TÜP BEBEK TEDAVİSİ SÜRESİ
Tüp bebek tedavi süresinin çeşitli faktörlere bağlı olarak değişebileceğini belirten Op. Dr. Emine Suat, “Her hasta farklıdır ve tedavi süreci kişiselleştirilmiş bir yaklaşım gerektirir. Ancak genel olarak ilaçların kullanılmaya başlamasından embriyo transferine kadar geçen süre 15-22 gün arasıdır” diye konuştu.
TÜP BEBEK TEDAVİSİ UYGULANABİLECEK KİŞİLER
Kısırlık problemi yaşayan çiftlerin bir kısmına tüp bebek tedavisi önerildiğini kaydeden Op. Dr. Emine Suat, “Belirli tedavi modaliteleri denenmiş, 3 kez aşılama tedavisine rağmen gebelik olmamış, açıklanamayan infertilite durumunda hasta IVF tedavisine yönlendirilebilir. Ayrıca ileri kadın yaşı, azalmış yumurta rezervi, sperm değeri çok kötü olan, tüp kanalları kapalı veya cerrahi olarak kapatmış ancak tekrar gebe kalmak isteyen, ileri derecede endometriozis rahatsızlığı olan, kanser veya diğer sağlık koşulları için doğurganlığın korunmasının gerektiği, genetik bir bozukluk söz konusu olduğu durumlarda çiftlere direk tüp bebek tedavisi önerilebilir” dedi.
TÜP BEBEK TEDAVİSİNDE BİR SINIRLAMA YOKTUR
Tüp bebek tedavisi deneme sayısında tıbbi olarak herhangi bir kısıtlama olmadığı gibi yasal bir engel ya da sınırlama da olmadığını belirten Op. Dr. Emine Suat, “Çocuk isteyen çiftin ekonomik ve psikolojik durumu müsaade ettiği sürece tüp bebek denemesi yapılabilir. Tüp bebek tedavisinde ilk denemede gebelik elde edilebildiği gibi başarısızlık durumu da olabilir. İlk denemede gebelik elde edilemediğinde üzülmemek gerekir. Çünkü bu deneme bir sonraki tedaviler için, tedavinizi düzenleyen tüp bebek doktorunuza sizin üreme fonksiyonlarınız, yumurtalıklarınızın ilaçlara cevabı, yumurta kalitesi, sperm kalitesi ve spermin döllenme becerisi, embriyo kalitesi gibi konularda çok önemli bilgiler vermektedir. Bu elde edilen kıymetli bilgiler ışığında bir sonraki tedavinizde başarı şansı artmaktadır. İlk 3 denemede tüp bebek tedavisinde başarı elde edilemezse sonraki denmelerde maalesef başarı oranı azalmaktadır” diye konuştu.

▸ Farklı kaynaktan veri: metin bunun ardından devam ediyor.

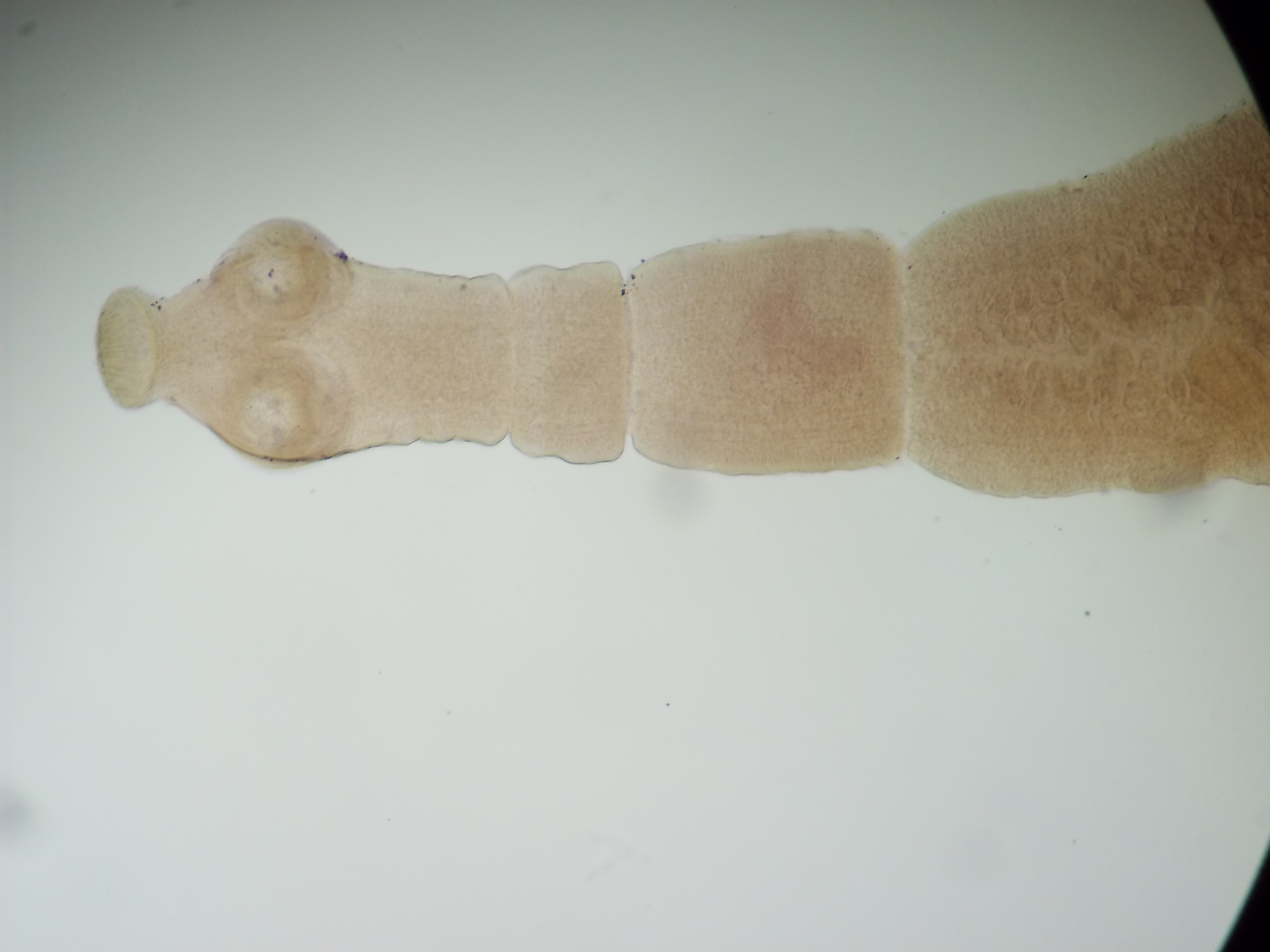 Echinococcus granulosus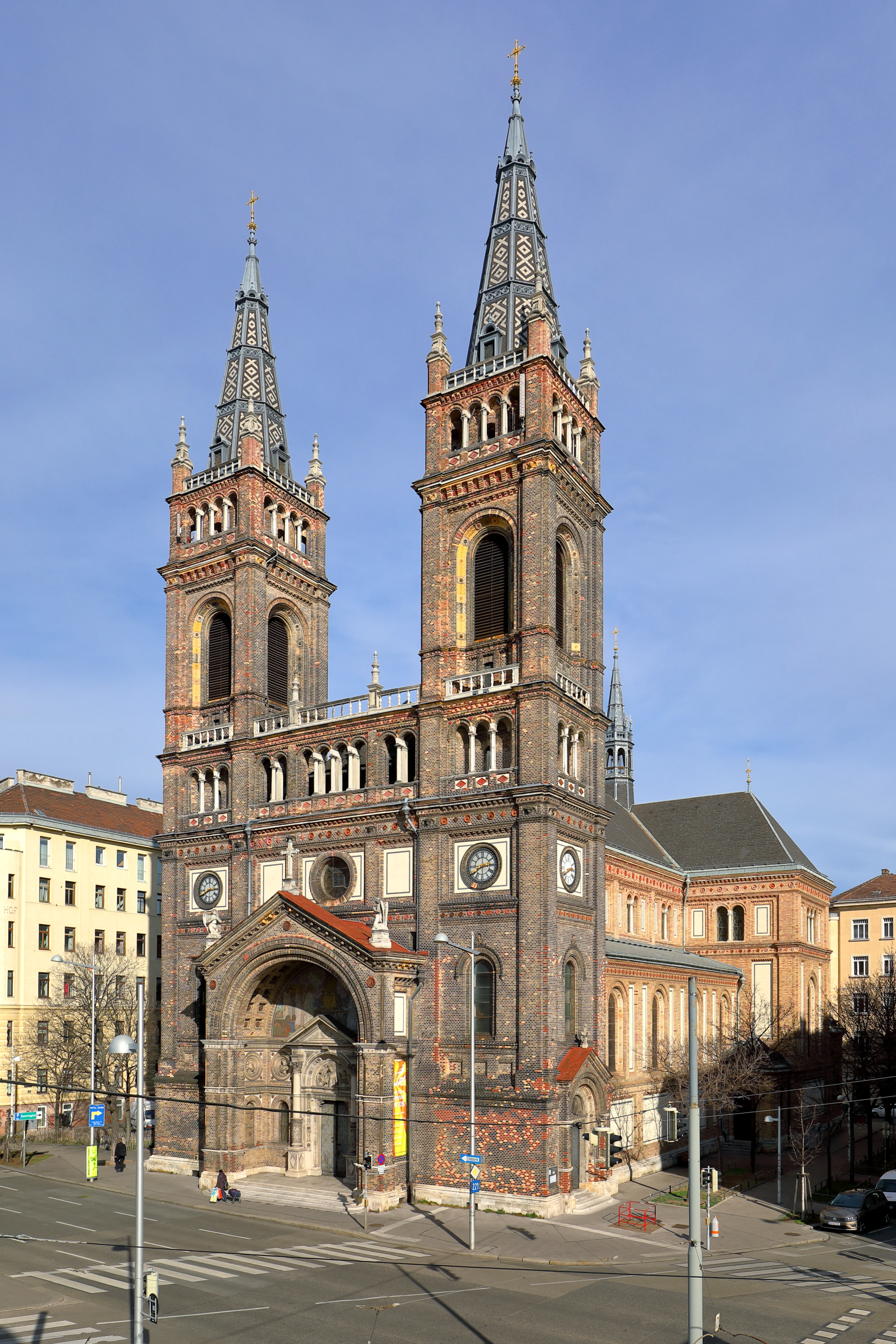 Westsüdwestansicht der Pfarrkirche „Zum hl. Franziskus Seraphikus“ in Breitenfeld, ein Bezirksteil des 8. Wiener Gemeindebezirkes Josefstadt.1840 wurde zwecks Bau einer Kirche ein Kirchenbauverein gegründet. Nach einer Ausschreibung im Jahr 1852 kam es 1886 abermals zu einer Ausschreibung. Als Sieger ging der Architekt Alexander Wielemans hervor. Erst nach weiteren 8 Jahren kam es endlich 1894 zur Grundsteinlegung. Vier Jahre später, am 18. Juni 1898, wurde die im Stil der italienischen Frührenaissance errichtete Kirche feierlich geweiht.

TÜP BEBEK TEDAVİSİNİ OLUMSUZ ETKİLEYEN FAKTÖRLER
Tüp bebek tedavisinde başarıyı etkileyen faktörler hakkında bilgi veren Op. Dr. Emine Suat, “Bu faktörler arasında anne adayının yaşı, kilo durumu, rahimdeki sorunlar, tüplerde hidrosalpinks olması, bağışıklık sistemi sorunları, sigara kullanım derecesi, alkol kullanma oranı, azalmış yumurtalık rezervi, sperm hücrelerinin sayı ve kalitesinin düşük olması tüp bebek tedavisini olumsuz etkilemektedir” dedi.